Given this, it remains to show that the map $r: G \to \mathscr{F}(X)$ given by $g \mapsto \frac{d(g\mu)}{d\mu}$ is Borel measurable. To see this, choose a countable separating and generating set $\{A_n\}_{n=1}^{\infty}$ of $\Sigma$ and notice that $$ \mathscr{R} = \bigcap_{n=1}^{\infty} \left\{(g,f) \in G \times \mathscr{F}(X)\,:\,\mu(gA_n) = \int_{A_n} f(x)\,d\mu(x)\right\} $$ is the graph of $r$ because the fiber of $\mathscr{R}$ over $g$ is the Radon-Nikodym derivative $\frac{d(g\mu)}{d\mu}$ of the Borel automorphism $x \mapsto gx$ of $(X,\Sigma)$. Hence, it suffices to show that $\mathscr{R}$ is Borel by the Borel graph theorem (e.g. Kechris, Theorem 14.12 on page 88). We're done as soon as we show that $g\mapsto\mu(gA_n)$ and $f \mapsto \int_{A_n} f\,d\mu$ are Borel on $G$ and $\mathscr{F}$, respectively. For the latter map this is an application of the monotone convergence theorem, see Fisher–Witte Morris–Whyte, Lemma 2.17, and for the former we write $gA_n \subset G \times X$ as $\psi(\{g\} \times A_n) \cap (\operatorname{pr}_G)^{-1}(\{g\})$ where $\psi: G \times X \to G \times X$ is the Borel automorphism $\psi(g,x) = (g,gx)$, hence it maps Borel sets to Borel sets and measurability of $g \mapsto \mu(gA_n)$ now follows e.g. from Kechris's theorem 17.25 on page 113.
Solution 2:
Just to add to Theo's excellent answer, I will quote in full Exercise 6.10.72 from page 63 of V. Bogachev's Measure Theory (volume 2). A long hint is also given there.

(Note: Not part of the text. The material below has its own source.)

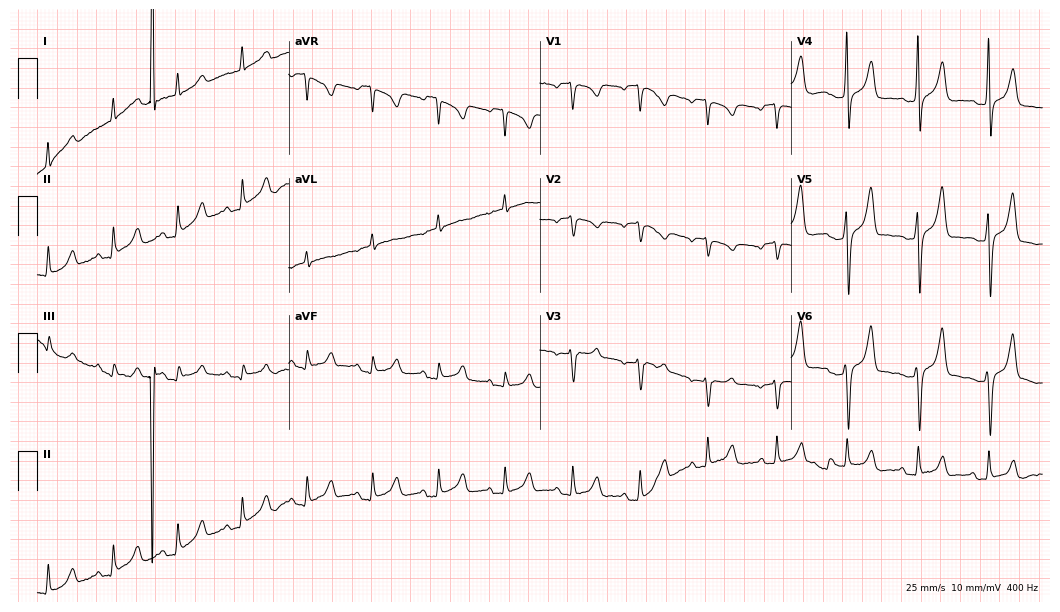
12-lead ECG from a male, 25 years old (10.2-second recording at 400 Hz). No first-degree AV block, right bundle branch block, left bundle branch block, sinus bradycardia, atrial fibrillation or sinus tachycardia recorded for this tracing.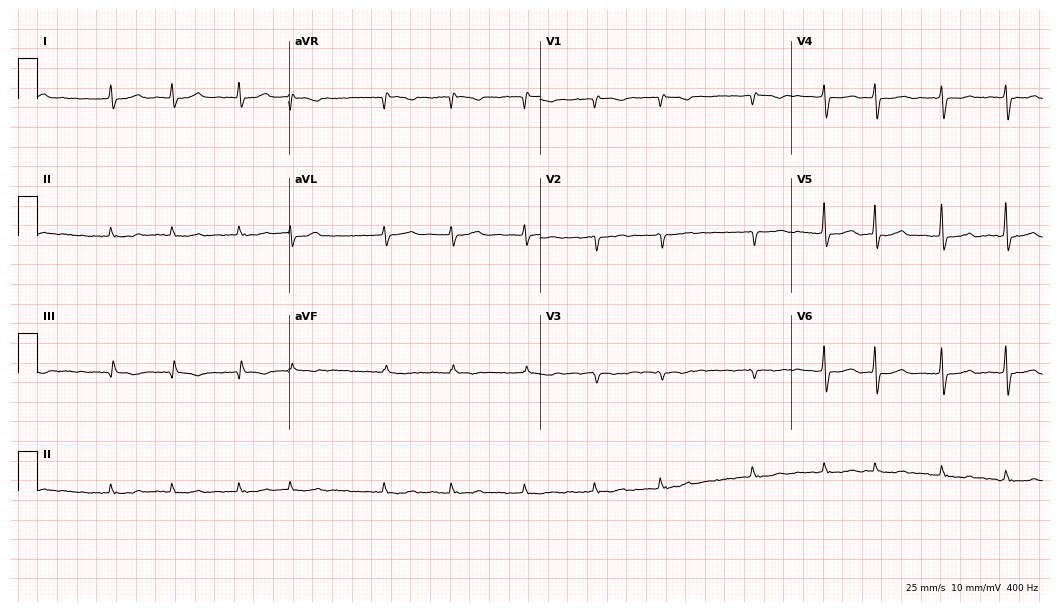
Resting 12-lead electrocardiogram. Patient: a female, 82 years old. The tracing shows atrial fibrillation.

Let $(X,{\cal A},\mu)$ be a probability space, ${\cal A}$ a countably generated $\sigma$-algebra, $(T,{\cal B})$ a measurable space, and let $\mu_t$, where $t\in T$, be a family of bounded measures on $\cal A$ absolutely continuous with respect to $\mu$ such that for every $A\in {\cal A}$, the function $t\mapsto \mu_t(A)$ is measurable with respect to $\cal B$. Prove that one can find an ${\cal A}\otimes{\cal B}$-measurable function $f$ on $X\times T$ such that for every $t\in T$, the function $x\mapsto f(x,t)$ is the Radon-Nikodym density of the measure $\mu_t$ with respect to $\mu$.